# Best materials make softbox to diffuse 850nm IR



## -Photographer- (Sep 27, 2015)

I want to make an 850nm ir softbox diffuser, what would be the best materials to use? Since ir goes through materials more than visible light.

It will be stationary so I don't mind of the materials are heavier than those used in standard softboxes.


----------



## JustJazzie (Sep 27, 2015)

Rip stop nylon is what I usually see suggested....
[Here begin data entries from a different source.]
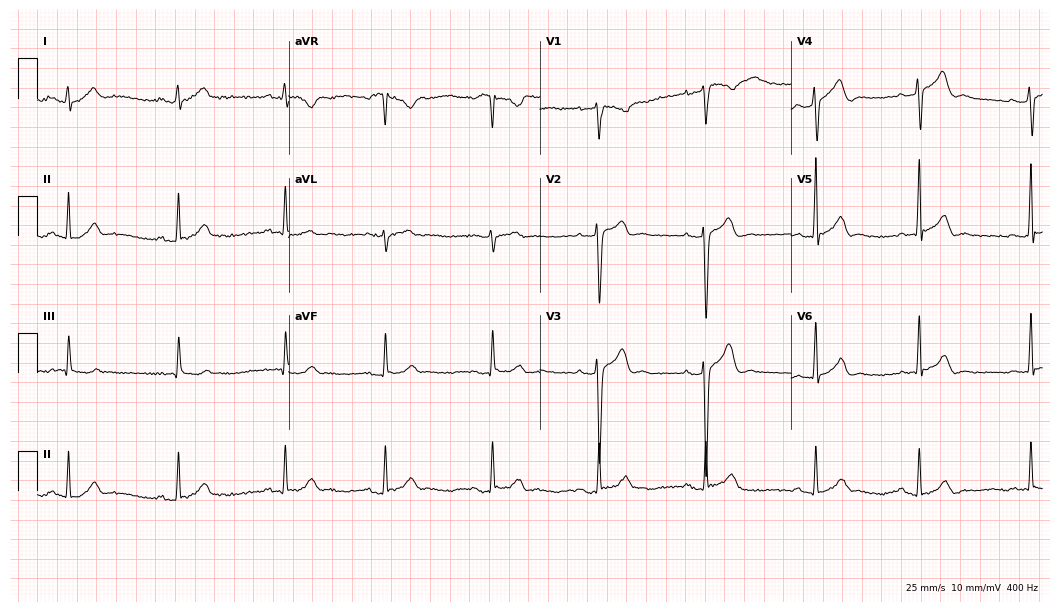
Resting 12-lead electrocardiogram (10.2-second recording at 400 Hz). Patient: a 19-year-old male. None of these six findings is recorded: first-degree AV block, right bundle branch block (RBBB), left bundle branch block (LBBB), sinus bradycardia, atrial fibrillation (AF), sinus tachycardia.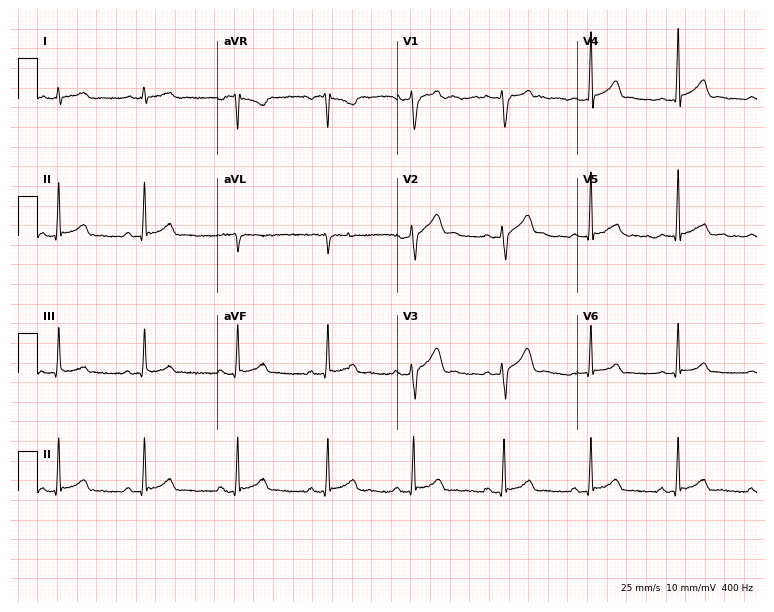
ECG (7.3-second recording at 400 Hz) — a man, 23 years old. Screened for six findings — first-degree AV block, right bundle branch block, left bundle branch block, sinus bradycardia, atrial fibrillation, sinus tachycardia — none is recorded. Other findings, if any, are not listed.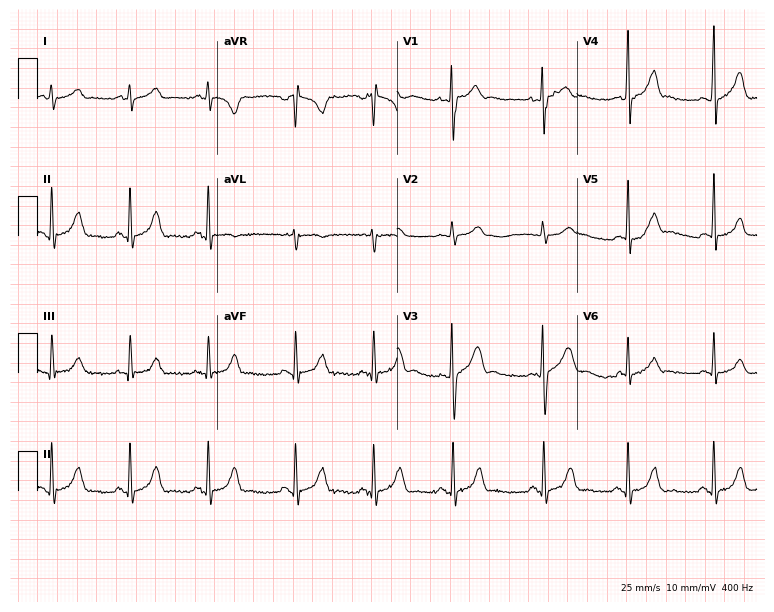
12-lead ECG from a 17-year-old male (7.3-second recording at 400 Hz). Recorded interpretation: within normal limits.

My "softbox" is diffused through a plastic-y shower curtain I had laying around. I'm pretty fond of the light it puts out!


----------



## petrochemist (Sep 27, 2015)

-Photographer- said:


> I want to make an 850nm ir softbox diffuser, what would be the best materials to use? Since ir goes through materials more than visible light.
> 
> It will be stationary so I don't mind of the materials are heavier than those used in standard softboxes.
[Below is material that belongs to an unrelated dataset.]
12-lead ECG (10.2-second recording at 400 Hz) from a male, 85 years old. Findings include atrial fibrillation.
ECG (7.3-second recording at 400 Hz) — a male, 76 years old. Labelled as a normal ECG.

Materials are generally not as transparent to NIR as some of the news reports would have you believe. I've taken loads of crowd scenes in IR & have rarely if ever seen any conclusive transparency issues. I have frequently seen visually black fabrics becoming quite reflective in IR which can easily be confused with IR skin tones...
I know some man-made fabrics are  translucent/transparent, so it might be best to just choose a light cotton fabric, or try a standard soft box & add a layer of cotton if more diffusion is needed.


----------



## KmH (Sep 27, 2015)

Humans can't see 850 nm IR light.
The OP's need is pretty specialized and I have no idea what material(s) would work.


----------



## JustJazzie (Sep 27, 2015)

KmH said:


> Humans can't see 850 nm IR light.
> The OP's need is pretty specialized and I have no idea what material(s) would work.


I can see by your response I must have misunderstood the original question!


----------



## petrochemist (Sep 27, 2015)

KmH said:


> Humans can't see 850 nm IR light.
> The OP's need is pretty specialized and I have no idea what material(s) would work.
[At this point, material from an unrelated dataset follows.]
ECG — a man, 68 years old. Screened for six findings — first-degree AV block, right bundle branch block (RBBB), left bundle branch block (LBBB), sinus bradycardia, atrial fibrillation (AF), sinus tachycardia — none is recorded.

Not anywhere near as specialized as you might think. IR photography is becoming relatively commonplace. At least 10% of the members of our local photo workshop have tried IR photography before joining. Two of us regularly use converted cameras, and several others are considering getting a conversion done.
Although I don't have a softbox I believe they are also relatively well known among photography enthusiasts.


----------



## -Photographer- (Sep 27, 2015)

Thanks, I just wanted to know what material would be best to diffuse the ir as much as possible.

So I would have lots of 5mm ir leds behind and I would like it to turn a series of spot sources into a fairly even large rectangle emitter that glows in nir.

Has anyone tested common materials viewing in the nir range?


----------



## petrochemist (Sep 28, 2015)

I've just had a reply from someone who regularly shoots IR with modifiers. He's never had any issues with just the standard kit. See here


----------



## -Photographer- (Sep 29, 2015)

Ok sounds good, do you know if it was still a bit spotty or even?


----------



## f2bthere (Oct 3, 2015)

There is a simple way to test this. Put your light behind the material in question, pointed straight at your lens on your IR sensitive camera. Take a picture. Adjust till you get a middle gray exposure of the material and it should be pretty obvious if you are getting relatively even diffusion of your light source or not. 

If you take your light source with you to a fabric store, you could even test before you buy.


----------



## -Photographer- (Oct 3, 2015)

Thanks, that's what I've been doing, but before I buy materials to test I was just wondering what other people found best.


----------